Determinant formed by cofactors

Question

We are given $$\Delta_0 = \begin{vmatrix} a_{11} & a_{12} & a_{13} \\ a_{21} & a_{22} & a_{23} \\ a_{31} & a_{32} & a_{33} \end{vmatrix} \neq 0.$$

And let $\Delta_1$ denote the determinant formed by the cofactors of elements of $\Delta_0$, and $\Delta_2$ denote the determinant formed by cofactors of $\Delta_1$. Then we have to find value of $\Delta_n$ in terms of $\Delta_0$.

I tried a lot, but did not get any start.

Answer 1

For this, we first need to know the concept of Reciprocal Determinant. It is defined as: When in a given determinant, each element is replaced by it’s cofactor, then the determinant so formed is called reciprocal determinant of the given determinant. If the original determinant is $D$, then the reciprocal determinant is given by $D'$.
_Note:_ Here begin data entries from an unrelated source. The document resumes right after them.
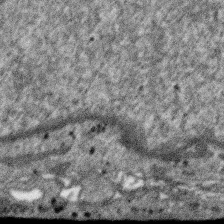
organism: Human
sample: Lung epithelial cells infected with SARS-CoV-2
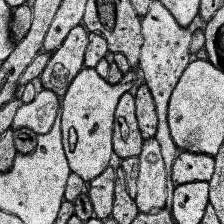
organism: Human
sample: Temporal Lobe
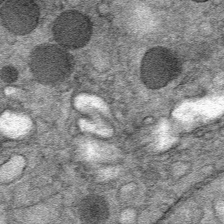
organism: Mouse
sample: Mouse Salivary gland
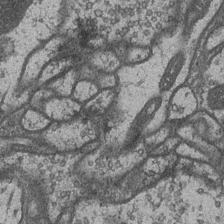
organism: Drosophila
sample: Optic medulla
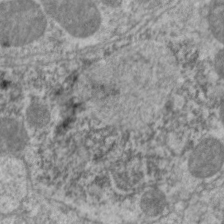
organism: C. elegans
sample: Pharynx
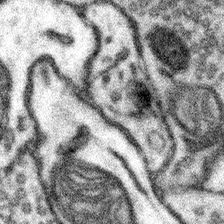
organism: Mouse
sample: Somatosensory cortex neuropil
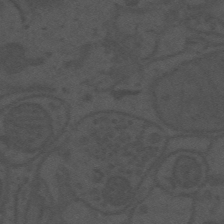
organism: Mouse
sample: Suprachiasmatic nucleus
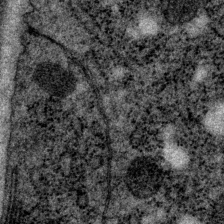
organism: P. pacificus
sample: Pharynx
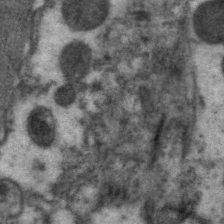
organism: C. elegans
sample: Pharynx
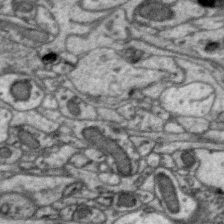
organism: Zebra finch
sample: Brain
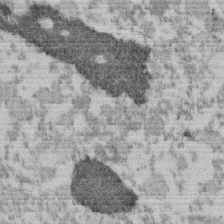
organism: Mouse
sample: Dividing mouse embryo 1 cell stage
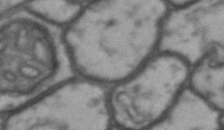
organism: Drosophila
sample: Brain
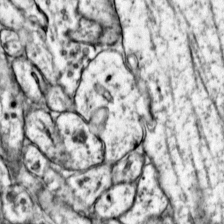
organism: Mouse
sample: Primary visual cortex
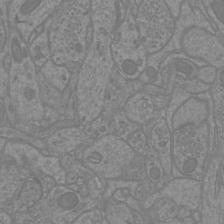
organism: Mouse
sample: Cortical neurons
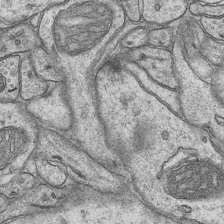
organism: Mouse
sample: CA1 Hippocampus
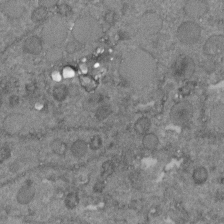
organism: C. elegans
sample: C. elegans embryo early stage
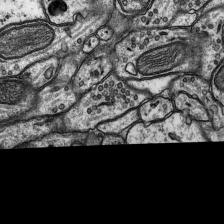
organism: Rat
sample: Hippocampus
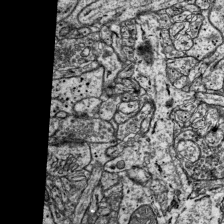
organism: Mouse
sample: Visual Cortex
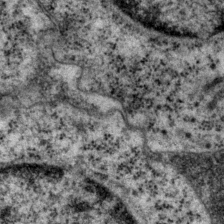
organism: P. pacificus
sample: Pharynx
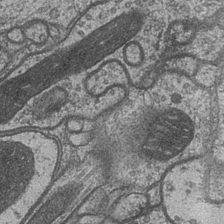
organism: Drosophila
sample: Optic medulla
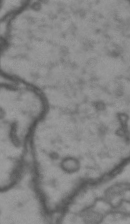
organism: Drosophila
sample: Brain
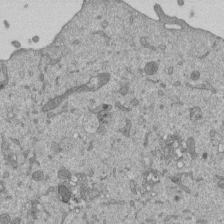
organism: Mouse
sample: ED-1 cell nuclei; centrioles
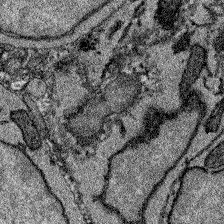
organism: Zebrafish
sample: Larval olfactory bulb
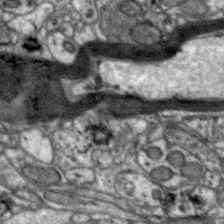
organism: Zebra finch
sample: Brain
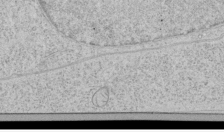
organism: Human
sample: Mitochondria in HCT116 cells
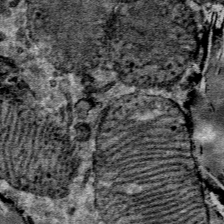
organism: Mouse
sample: Mouse Salivary gland
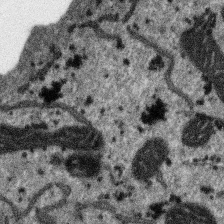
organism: Human
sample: Lung epithelial cells infected with SARS-CoV-2
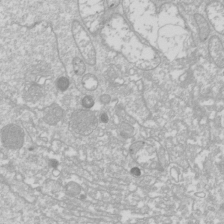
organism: Drosophila
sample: Cell division; meiosis; drosophila spermatocytes
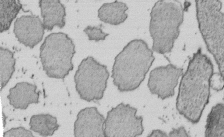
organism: E. coli
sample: Bacterial nucleoid
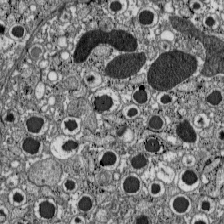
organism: C57BL Mouse
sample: Pancreatic islet
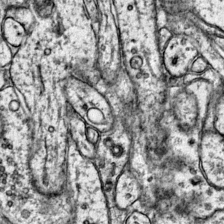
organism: Mouse
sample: Primary visual cortex
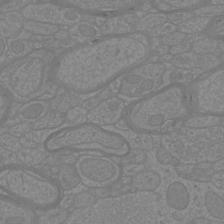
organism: Mouse
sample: Cortical neurons
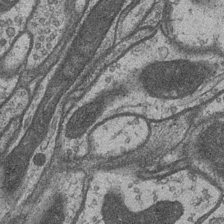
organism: Drosophila
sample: Optic medulla
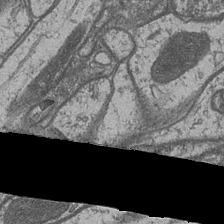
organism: Drosophila
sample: Optic medulla
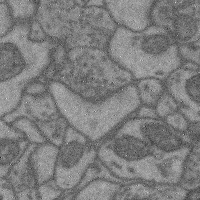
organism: Mouse
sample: Cerebral cortex
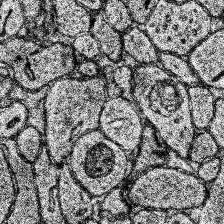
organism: Human
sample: Temporal Lobe
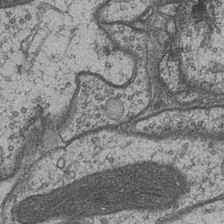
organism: Drosophila
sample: Optic medulla
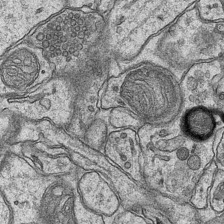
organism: Mouse
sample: CA1 Hippocampus
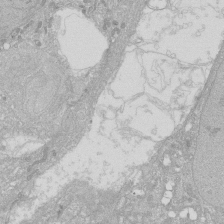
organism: Human
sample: Caco-2 cells
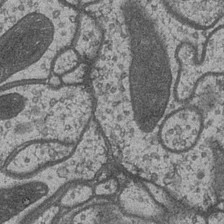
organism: Drosophila
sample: Optic medulla
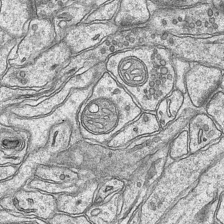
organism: Mouse
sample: CA1 Hippocampus
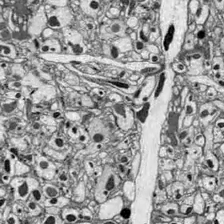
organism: Drosophila
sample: Optic lobe
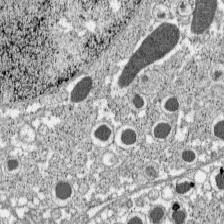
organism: C57BL Mouse
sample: Pancreatic islet
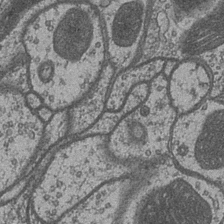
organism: Drosophila
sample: Optic medulla
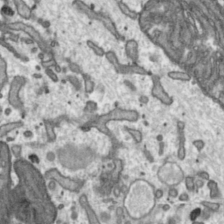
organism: Toxoplasma gondii
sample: Parasites in a vacuole inside a host cell
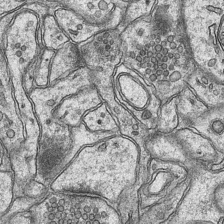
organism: Mouse
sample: CA1 Hippocampus
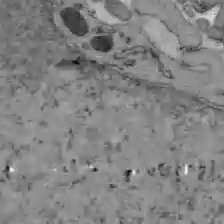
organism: C57BL Mouse
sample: Liver
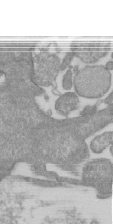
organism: Mouse
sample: ED-1 cell nuclei; centrioles
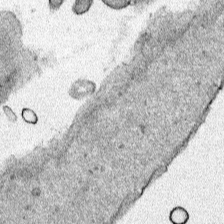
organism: Human
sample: Mitochondria in HCT116 cells
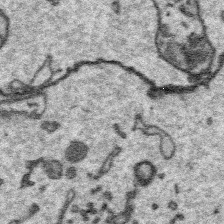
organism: Platynereis dumerilii
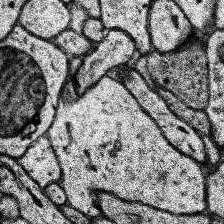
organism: Human
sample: Temporal Lobe
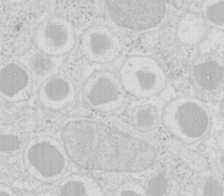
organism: Mouse
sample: Pancreas
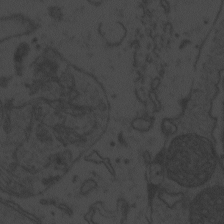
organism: Zebrafish
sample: Macrophage infected with Toxoplasma gondii
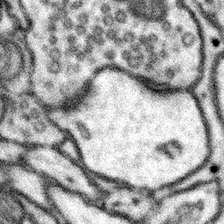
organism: Mouse
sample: Somatosensory cortex neuropil
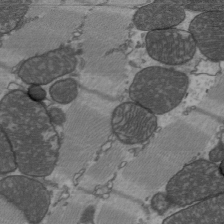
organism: C57BL Mouse
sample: Heart
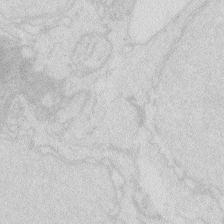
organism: Zebrafish
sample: Macrophage
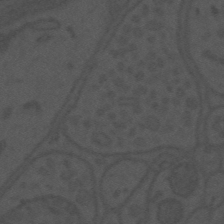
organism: Mouse
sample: Suprachiasmatic nucleus
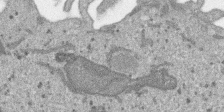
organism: Human
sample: Lung epithelial cells infected with SARS-CoV-2
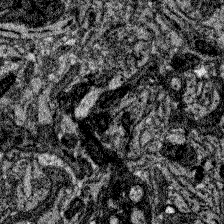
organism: Zebrafish
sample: Larval olfactory bulb
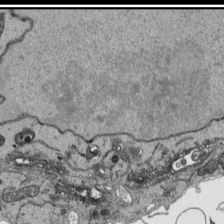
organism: Human
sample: Mitochondria in HCT116 cells
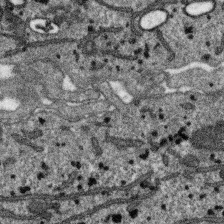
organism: Human
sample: Lung epithelial cells infected with SARS-CoV-2
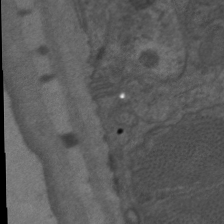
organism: C. elegans
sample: Pharynx
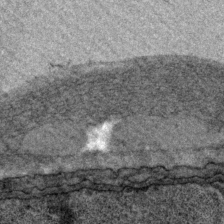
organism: P. pacificus
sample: Pharynx
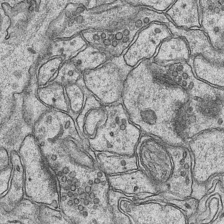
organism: Mouse
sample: CA1 Hippocampus
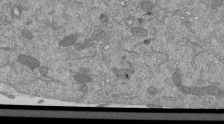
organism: Mouse
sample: ED-1 cell nuclei; centrioles
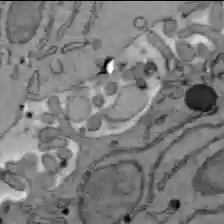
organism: C57BL Mouse
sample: Liver
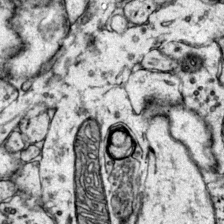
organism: Mouse
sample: Primary visual cortex
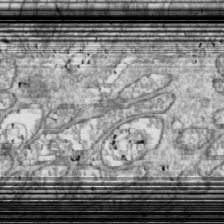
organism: Drosophila
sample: Cell division; meiosis; drosophila spermatocytes
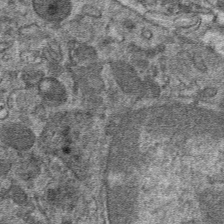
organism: Mouse
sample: Mouse hepatocytes
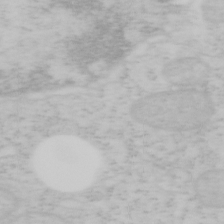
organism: Mouse
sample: OT-I killer T cells with ID8 ovarian cancer cells
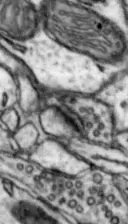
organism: Mouse
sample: Nucleus accumbens
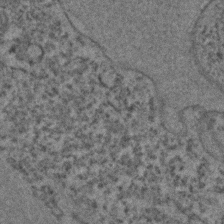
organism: C. elegans
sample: C. elegans embryo
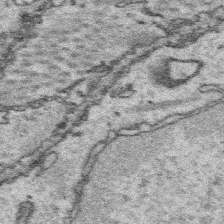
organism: Platynereis dumerilii
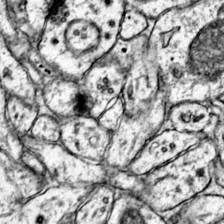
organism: Mouse
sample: Primary visual cortex
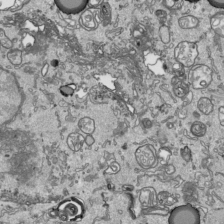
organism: Human
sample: Mitochondria in HCT116 cells
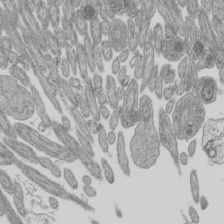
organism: Mouse
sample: Cilia; mouse epididymis
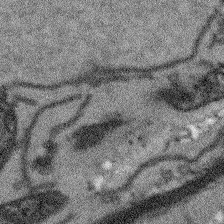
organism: Arabidopsis thaliana
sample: Root tip
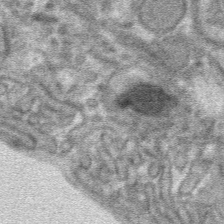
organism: Mouse
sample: Mouse hepatocytes
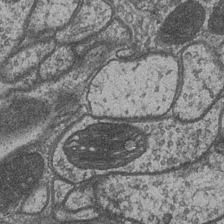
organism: Drosophila
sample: Optic medulla
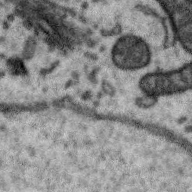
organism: Zebra finch
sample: Brain
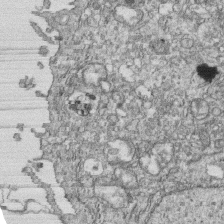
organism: Human
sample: HeLa cell HIV synapse
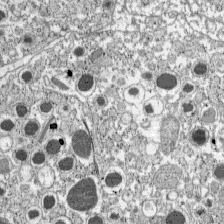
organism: C57BL Mouse
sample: Pancreatic islet
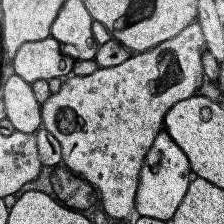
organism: Human
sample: Temporal Lobe
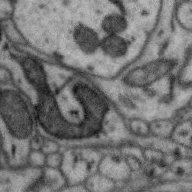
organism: Zebra finch
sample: Brain
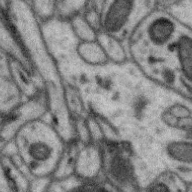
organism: Zebra finch
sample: Brain
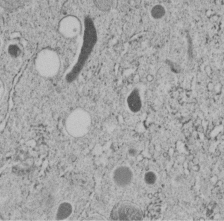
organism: C. elegans
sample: C. elegans embryo early stage
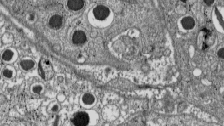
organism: C57BL Mouse
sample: Pancreatic islet
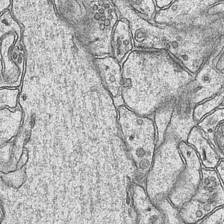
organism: Mouse
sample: CA1 Hippocampus
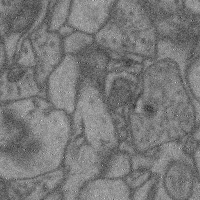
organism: Mouse
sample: Cerebral cortex
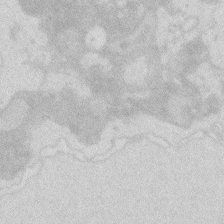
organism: Zebrafish
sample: Macrophage
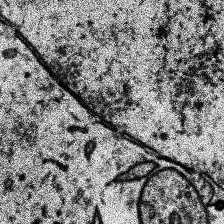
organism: Human
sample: Temporal Lobe
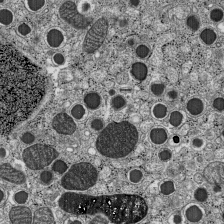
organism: C57BL Mouse
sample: Pancreatic islet
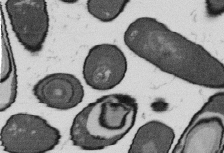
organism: B. subtilis
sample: Bacterial spore
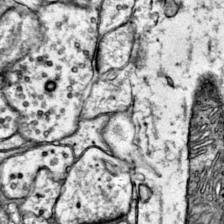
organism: Mouse
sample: Primary visual cortex
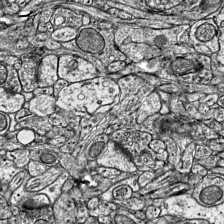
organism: Mouse
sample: Visual Cortex
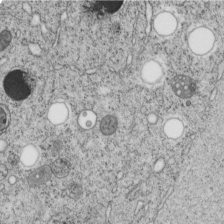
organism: C. elegans
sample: C. elegans embryo early stage
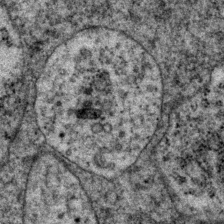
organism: P. pacificus
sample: Pharynx
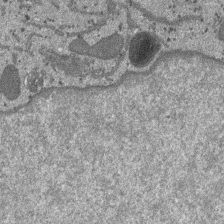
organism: Human
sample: Lung epithelial cells infected with SARS-CoV-2
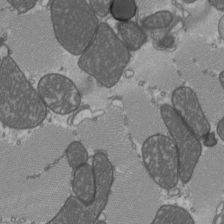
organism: C57BL Mouse
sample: Heart
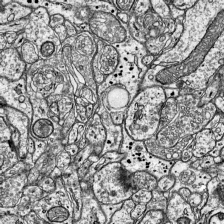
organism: Mouse
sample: Visual Cortex
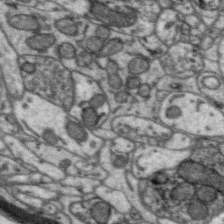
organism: Zebra finch
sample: Brain
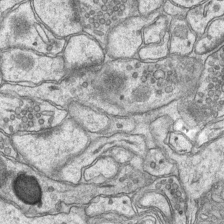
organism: Mouse
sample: CA1 Hippocampus
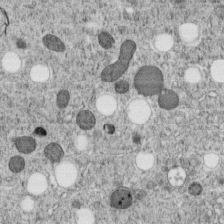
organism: C. elegans
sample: C. elegans embryo early stage
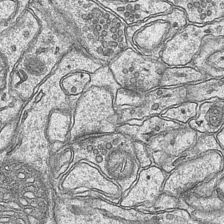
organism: Mouse
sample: CA1 Hippocampus
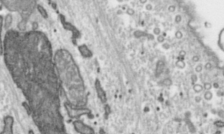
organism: Toxoplasma gondii
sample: Parasites in a vacuole inside a host cell
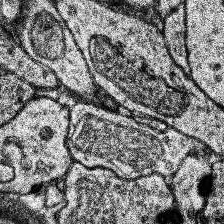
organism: Human
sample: Temporal Lobe
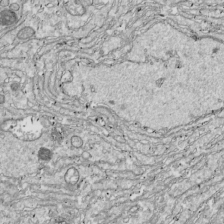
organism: Drosophila
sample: Cell division; meiosis; drosophila spermatocytes
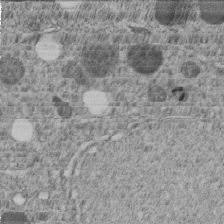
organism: C. elegans
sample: C. elegans embryo early stage
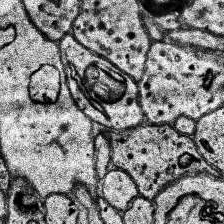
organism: Human
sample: Temporal Lobe
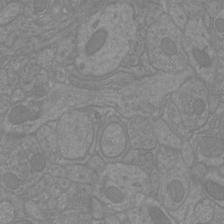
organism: Mouse
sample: Cortical neurons
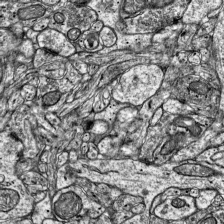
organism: Mouse
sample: Visual Cortex
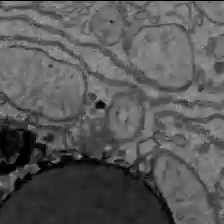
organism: C57BL Mouse
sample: Liver
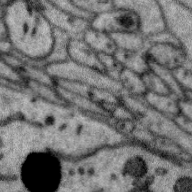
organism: Zebra finch
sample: Brain
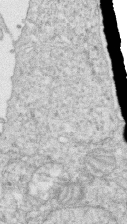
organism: Human
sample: HeLa cell HIV synapse
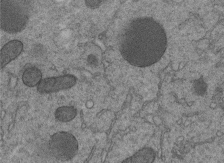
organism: C. elegans
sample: C. elegans embryo early stage
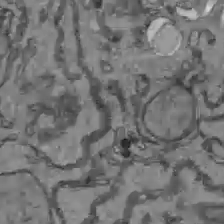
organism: C57BL Mouse
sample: Liver
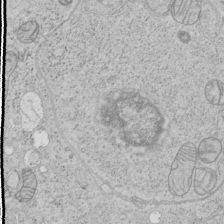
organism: Human
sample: Mitochondria in HCT116 cells
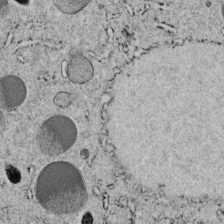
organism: C. elegans
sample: C. elegans embryo early stage
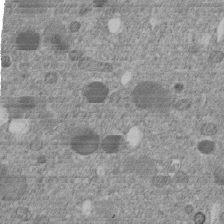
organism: C. elegans
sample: C. elegans embryo early stage
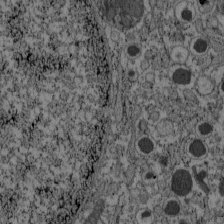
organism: C57BL Mouse
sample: Pancreatic islet
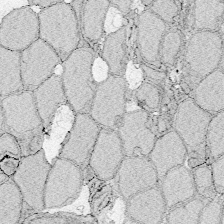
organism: Zebrafish
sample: Whole-Brain
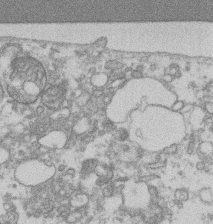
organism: Mouse
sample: T cell stromal cell synapse
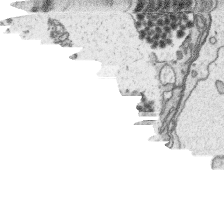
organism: Platynereis dumerilii
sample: Parapodia
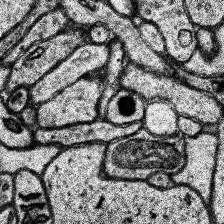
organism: Human
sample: Temporal Lobe
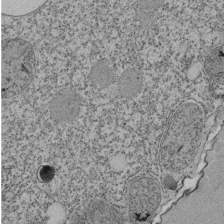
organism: Tetrahymena
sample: Cilia in tetrahymena
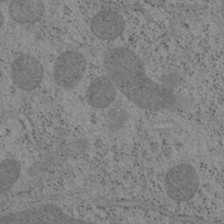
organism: Mouse
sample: OT-I killer T cells with ID8 ovarian cancer cells
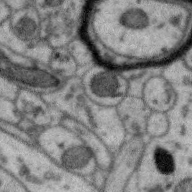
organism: Zebra finch
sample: Brain
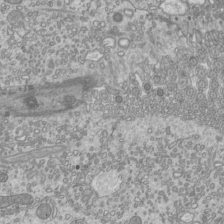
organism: Mouse
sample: Cilia; mouse epididymis
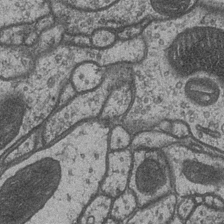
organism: Drosophila
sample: Optic medulla
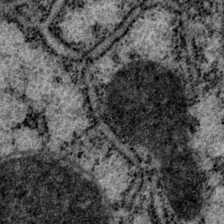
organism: P. pacificus
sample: Pharynx
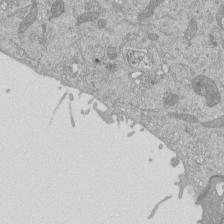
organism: Mouse
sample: ED-1 cell nuclei; centrioles
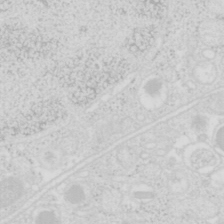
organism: Mouse
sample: Pancreas
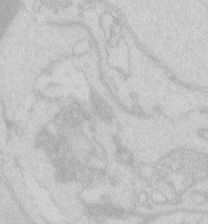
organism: Zebrafish
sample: Macrophage
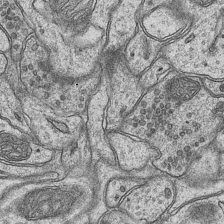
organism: Mouse
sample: CA1 Hippocampus
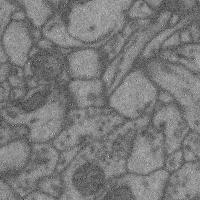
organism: Mouse
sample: Cerebral cortex
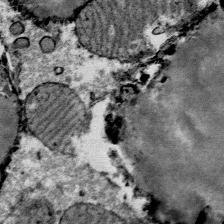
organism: Mouse
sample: Mouse Salivary gland
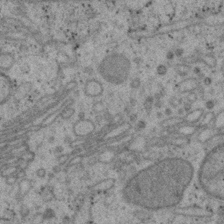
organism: Human
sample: HeLa cells
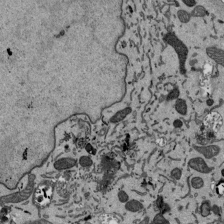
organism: Mouse
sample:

Theorem: If $D$ is a determinant of order $n$, and $D'$ be its reciprocal determinant then $D' =D^{n-1}$.
Proof: Let
$$ D= \det{\begin{vmatrix} a_1 & b_1 & \cdots & n_1\\ a_2 & b_2& \cdots & n_2\\ \vdots & \vdots & \ddots & \vdots \\ a_n & b_n & \cdots & n_n\\\ \end{vmatrix}} $$ and $$ D'= \det{\begin{vmatrix} A_1 & B_1 & \cdots & N_1\\ A_2 & B_2& \cdots & N_2\\ \vdots & \vdots & \ddots & \vdots \\ A_n & B_n & \cdots & N_n\\\ \end{vmatrix}} $$ where uppercase letters denote the cofactors of the lowercase letters. Also, we know that $a_iA_j+b_iB_j+\ldots+n_iN_j=D$ where $i=j$ and $a_iA_j+b_iB_j+\ldots+n_iN_j=0$ when $i\neq j$. Thus on multiplying $D$ and $D'$, we have $$ DD'= \det{\begin{vmatrix} D & 0 & \cdots & 0\\ 0 & D & \cdots & 0\\ \vdots & \vdots & \ddots & \vdots \\ 0 & 0 & \cdots & D\\\ \end{vmatrix}} =D^{n}. $$ Thus $D'=D^{n-1}$.

Hope you can then take it from here on successive iterations of this theorem.